今回は、「外環道路問題」「視覚障害者が安全で、安心して歩ける交差点について」「ゆとりえ」前の市道1号、通称立教通りの歩道について」の3点について質問いたします。



1.外環道路問題について

東京外郭環状道路の建設計画については、国と都は1970年以来の「凍結」を解除し、2016年の東京オリンピック招致をてこに建設の方向で急展開しています。東京都の平成19年度の重点事業に、「首都圏のポテンシャルを高める道路ネットワークの構築」として307億円の予算を計上しています。三環状道路の整備推進の項で、「都市計画変更手続に着手している東京外かく環状道路(関越道〜東名高速間)については、国に早期事業化を働きかけていく。あわせて、沿道のまちづくり等についても検討を進める。」としています。

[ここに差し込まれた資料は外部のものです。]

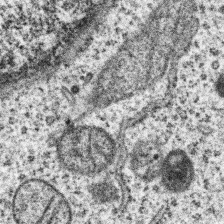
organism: Human
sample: HeLa cells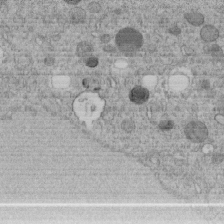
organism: C. elegans
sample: C. elegans embryo early stage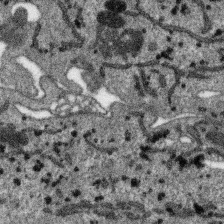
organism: Human
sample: Lung epithelial cells infected with SARS-CoV-2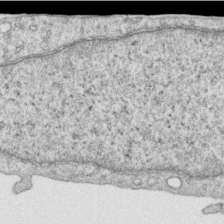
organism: Human
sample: Centriole in RPE cells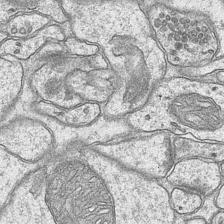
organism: Mouse
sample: CA1 Hippocampus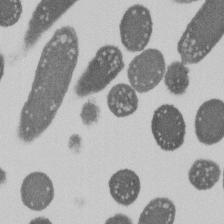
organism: E. coli
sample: Bacterial nucleoid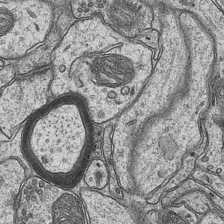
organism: Mouse
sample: CA1 Hippocampus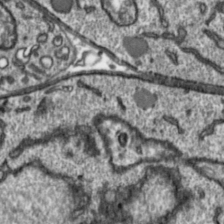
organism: Toxoplasma gondii
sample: Parasites in a vacuole inside a host cell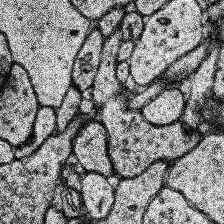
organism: Human
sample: Temporal Lobe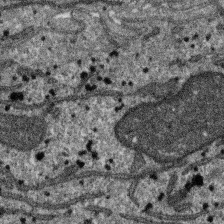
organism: Human
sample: Lung epithelial cells infected with SARS-CoV-2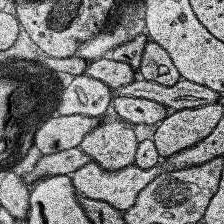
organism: Human
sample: Temporal Lobe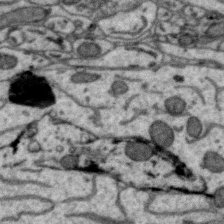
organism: Zebra finch
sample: Brain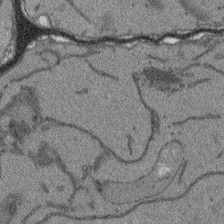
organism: Arabidopsis thaliana
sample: Root tip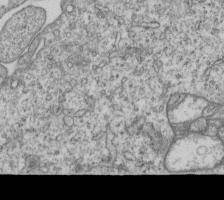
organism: Human
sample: MDA-MB-231 cells

急展開の具体的動きは、2006年(平成18年)4月21日、石原都知事は定例の記者会見で、外環道路の練馬―世田谷間の16kmについて、「外環道の必要性や環境対策などについておおむねの理解を得たものと判断しまして」と都市計画変更手続きに近く着手すると発表しました。この区間の外環道路に関しては、PI外環沿線会議で住民との話し合いを継続しているときで、この知事の発表は住民との話し合いをないがしろにするもので、PI会議の委員の方々も抗議をしています。さらに都は5月22日に開催された沿線区市の担当者会議の中で、都市計画変更と環境影響評価(アセスメント)の手続きに着手すると説明しました。

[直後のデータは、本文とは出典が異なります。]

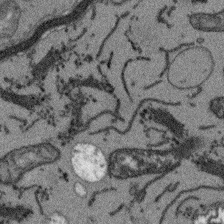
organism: Arabidopsis thaliana
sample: Root tip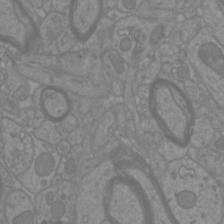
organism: Mouse
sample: Cortical neurons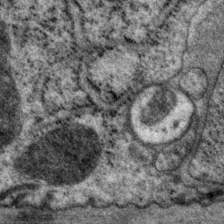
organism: P. pacificus
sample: Pharynx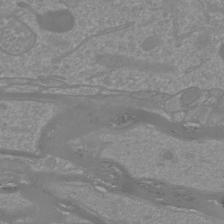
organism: Mouse
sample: Cortical neurons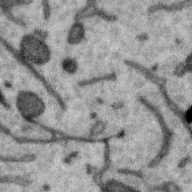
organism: Zebra finch
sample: Brain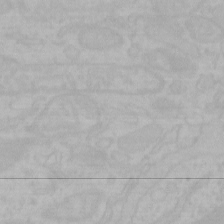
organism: Mouse
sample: Choroid plexus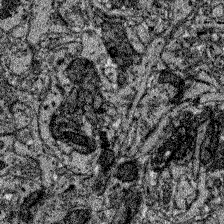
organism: Zebrafish
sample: Larval olfactory bulb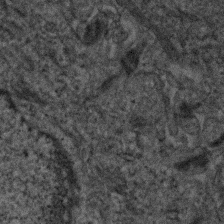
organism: Human
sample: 1205lu cells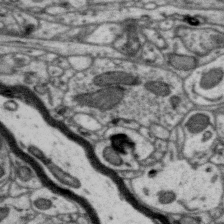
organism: Zebra finch
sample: Brain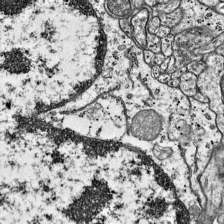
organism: Mouse
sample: Visual Cortex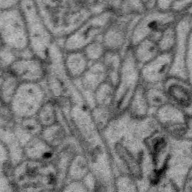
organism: Zebra finch
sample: Brain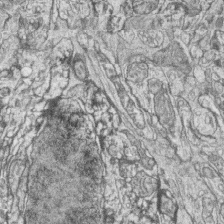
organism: Zebrafish
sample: synaptic ribbons in rod cells and cone cells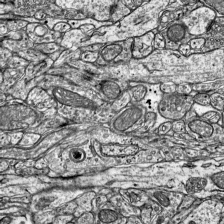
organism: Mouse
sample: Visual Cortex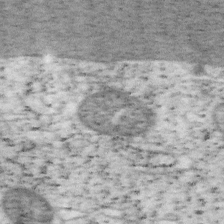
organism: Mouse
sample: OT-I killer T cells with ID8 ovarian cancer cells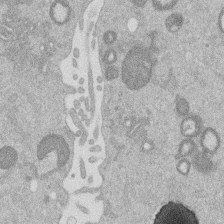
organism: Mouse
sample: Dividing mouse embryo 1 cell stage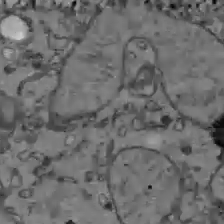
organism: C57BL Mouse
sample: Liver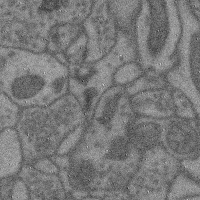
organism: Mouse
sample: Cerebral cortex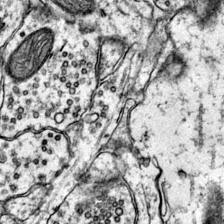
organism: Mouse
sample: Primary visual cortex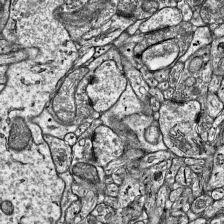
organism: Mouse
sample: Visual Cortex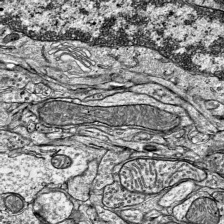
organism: Mouse
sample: Visual Cortex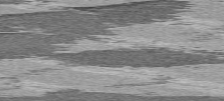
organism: C57BL Mouse
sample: Heart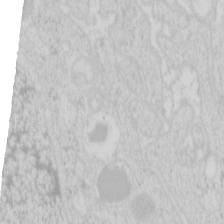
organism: Mouse
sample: Pancreas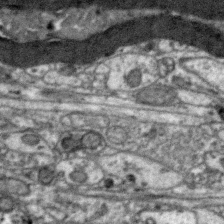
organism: Zebra finch
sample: Brain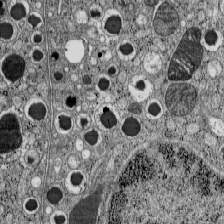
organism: C57BL Mouse
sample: Pancreatic islet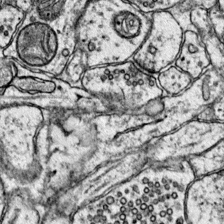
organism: Mouse
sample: Primary visual cortex

国と都は、外環道を、地上の高架式から地下40メートルの大深度トンネルでの建設に変更する都市計画変更案と環境影響評価準備書を6月1日公表しました。都は、平成18年6月2日から7月3日までの一ヶ月、都市計画の変更案と環境影響評価準備書の縦覧をおこない、7月18日まで住民の意見を募り、外環道路建設への都市計画変更に踏み出すことを明らかにしました。

東京都都市整備局、国土交通省は、環境影響評価書準備書に対する意見書が全都から2483通寄せられたと発表し、「適切な処置を講じ、環境への影響は小さい」とする都の意見書をまとめ、8月10日に関連する区・市長に送付しました。

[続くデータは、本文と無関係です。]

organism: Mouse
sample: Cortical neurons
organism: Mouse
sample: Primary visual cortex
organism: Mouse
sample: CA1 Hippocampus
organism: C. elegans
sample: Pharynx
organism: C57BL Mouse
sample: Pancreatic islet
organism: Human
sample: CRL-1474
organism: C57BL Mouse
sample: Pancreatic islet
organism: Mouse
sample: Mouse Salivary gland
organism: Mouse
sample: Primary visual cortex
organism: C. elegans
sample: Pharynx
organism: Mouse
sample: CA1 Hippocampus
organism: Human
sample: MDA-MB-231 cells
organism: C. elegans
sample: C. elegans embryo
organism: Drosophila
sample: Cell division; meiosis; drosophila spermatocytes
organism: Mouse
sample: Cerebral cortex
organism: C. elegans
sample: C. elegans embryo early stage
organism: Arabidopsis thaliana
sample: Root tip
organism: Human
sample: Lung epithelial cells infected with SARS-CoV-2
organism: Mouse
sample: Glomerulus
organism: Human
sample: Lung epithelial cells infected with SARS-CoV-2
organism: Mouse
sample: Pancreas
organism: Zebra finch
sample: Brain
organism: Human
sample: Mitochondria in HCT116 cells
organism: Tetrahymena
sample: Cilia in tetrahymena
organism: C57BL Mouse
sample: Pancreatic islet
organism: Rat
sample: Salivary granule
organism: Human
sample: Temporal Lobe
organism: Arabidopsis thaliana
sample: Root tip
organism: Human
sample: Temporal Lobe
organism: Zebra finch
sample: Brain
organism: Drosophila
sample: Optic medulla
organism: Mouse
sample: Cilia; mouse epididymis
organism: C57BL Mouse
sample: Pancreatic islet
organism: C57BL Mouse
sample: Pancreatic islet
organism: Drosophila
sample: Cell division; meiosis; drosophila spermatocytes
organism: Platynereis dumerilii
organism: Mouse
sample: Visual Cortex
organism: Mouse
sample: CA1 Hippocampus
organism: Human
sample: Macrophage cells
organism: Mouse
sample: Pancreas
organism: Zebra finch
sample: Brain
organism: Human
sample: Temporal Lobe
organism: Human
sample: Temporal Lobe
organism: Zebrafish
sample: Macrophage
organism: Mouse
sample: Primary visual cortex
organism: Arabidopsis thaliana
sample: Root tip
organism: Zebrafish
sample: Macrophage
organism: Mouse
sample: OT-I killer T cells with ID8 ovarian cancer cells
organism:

武蔵野市は7月1日から9月30日まで、市独自に市民の意見を聞き、137通の意見書が寄せられました。そのうち、119通・87%は外環に反対というものでした。

武蔵野市の環境市民会議も「外環アセスに対する武蔵野市環境市民会議意見」をだしました。その基本的事項で「本準備書に対して、2483通の都民意見書が提出されている。この意見の概要と見解が公表されているが、可能な追加調査の要望等に対してはできる限り再調査を実施し、評価に影響が出た場合は、適正に補正されたい」としています。そして、大気質、低周波音と震動、水循環と地下水、動植物、生態系などに関し、検討や要望項目が書かれています。市長は、これら、市民の意見、環境市民会議の意見を参考にして、10月5日に都に「環境影響評価準備書に関する市長としての意見」を提出しています。しかし、11月20日の外環特別委員会で私が「どのようなときに再調査されるのか」質問したところ、「最終的には都知事が必要と認めたとき」ということでしたので、「環境影響評価準備書」は多くの都民の疑問を残したまま、都知事によって「環境影響評価書」になる可能性が大きいものと思われます。

また、10月25日には国と都に、「外環計画に関する沿線区市共同声明」を6区市長連名で、「外環計画における諸課題の解決について」を6区市の都市整備部長連名で提出しています。

この都市整備部長連名の要望書で『外環の都市計画の変更は、事業着手に道を開くものである以上、現段階での充分な検討と地元住民からの理解を得ることが不可欠である。先に述べたが、沿線各区市にとって外環計画は単なる道路計画ではなく、外環整備の結果としてまちづくり全般への大きな影響が予想され、この点からの充分な検討なくしては沿線住民からの理解は得られない。

そのため、沿線各区市で外環の都市計画変更案に伴う周辺まちづくり計画等の本格的な検討に入るため上記諸事項について、速やかなる見解の提示並びに具体的回答を求め、その回答を踏まえて、各区市の都市計画等まちづくりに関する本格的検討を前進させたいと考えるものである』として、1か月以内に誠意ある回答を求めています。

大深度地下による高速道路建設事業は日本で始めての事業です。武蔵野市民会議の専門家も疑問を出しています。市民の環境に対する影響や、安全面に対する不安は当然です。都市計画の変更は、事業着手への第一歩であるにもかかわらず、住民の理解が得られていませんし、「外環の2」や環境への影響など、不透明なままであり、都市計画変更に同意する条件はありません。

また、国や都が福祉をどんどん削っているときに住環境破壊の大型道路に、16kmで1兆5千億円、1m1億円もの税金を注ぎ込むことは間違っています。日本共産党武蔵野市議団は外環道路計画そのものに反対です。そこで、質問します。

(1)沿線区市長共同声明と都市整備部長連名の要望書に対する国・都からの回答はありましたか。また、その内容はどのようなものでしたか。お伺いします。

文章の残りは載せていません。